Parallel computing means to divide a job into several tasks and use more than one processor simultaneously to perform these tasks. Assume you have developed a new estimation method for the parameters of a complicated statistical model. After you prove the asymptotic characteristics of the method (for instance, asymptotic distribution of the estimator), you wish to perform many simulations to assure the goodness of the method for reasonable numbers of data values and for different values of parameters. You must generate simulated data, for example, $ 100000$ times for each length and parameter value. The total simulation work requires a huge number of random number generations and takes a long time on your PC. If you use $ 100\,$PCs in your institute to run these simulations simultaneously, you may expect that the total execution time will be $ 1/100$. This is the simple idea of parallel computing.

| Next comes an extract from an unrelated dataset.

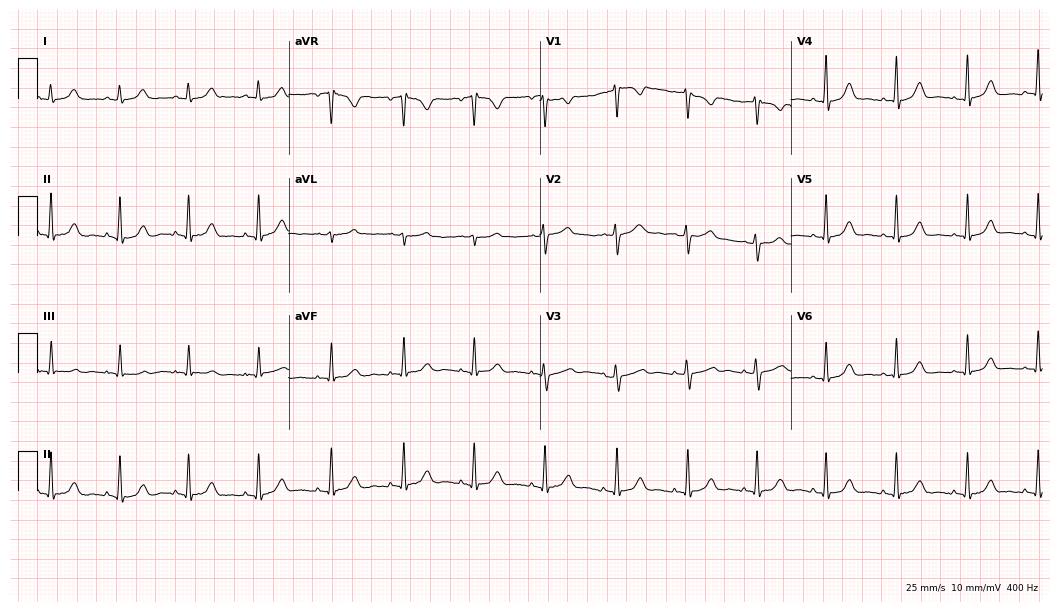
Electrocardiogram (10.2-second recording at 400 Hz), a 36-year-old woman. Of the six screened findings (first-degree AV block, right bundle branch block, left bundle branch block, sinus bradycardia, atrial fibrillation, sinus tachycardia), none is recorded. Only these six findings were labelled.

Computer scientists noticed the importance of parallel computing many years ago ([10]). It is true that the recent development of computer hardware has been very rapid. Over roughly 40 years from 1961, the so called ''Moore's law'' holds: the number of transistors per silicon chip has doubled approximately every 18 months ([39]). This means that the capacity of memory chips and processor speeds have also increased roughly exponentially. In addition, hard disk capacity has increased dramatically. Consequently, modern personal computers are more powerful than ''super computers'' were a decade ago. Unfortunately, even such powerful personal computers are not sufficient for our requirements. In statistical analysis, for example, while computers are becoming more powerful, data volumes are becoming larger and statistical techniques are becoming more computer intensive. We are continuously forced to realize more powerful computing environments for statistical analysis. Parallel computing is thought to be the most promising technique.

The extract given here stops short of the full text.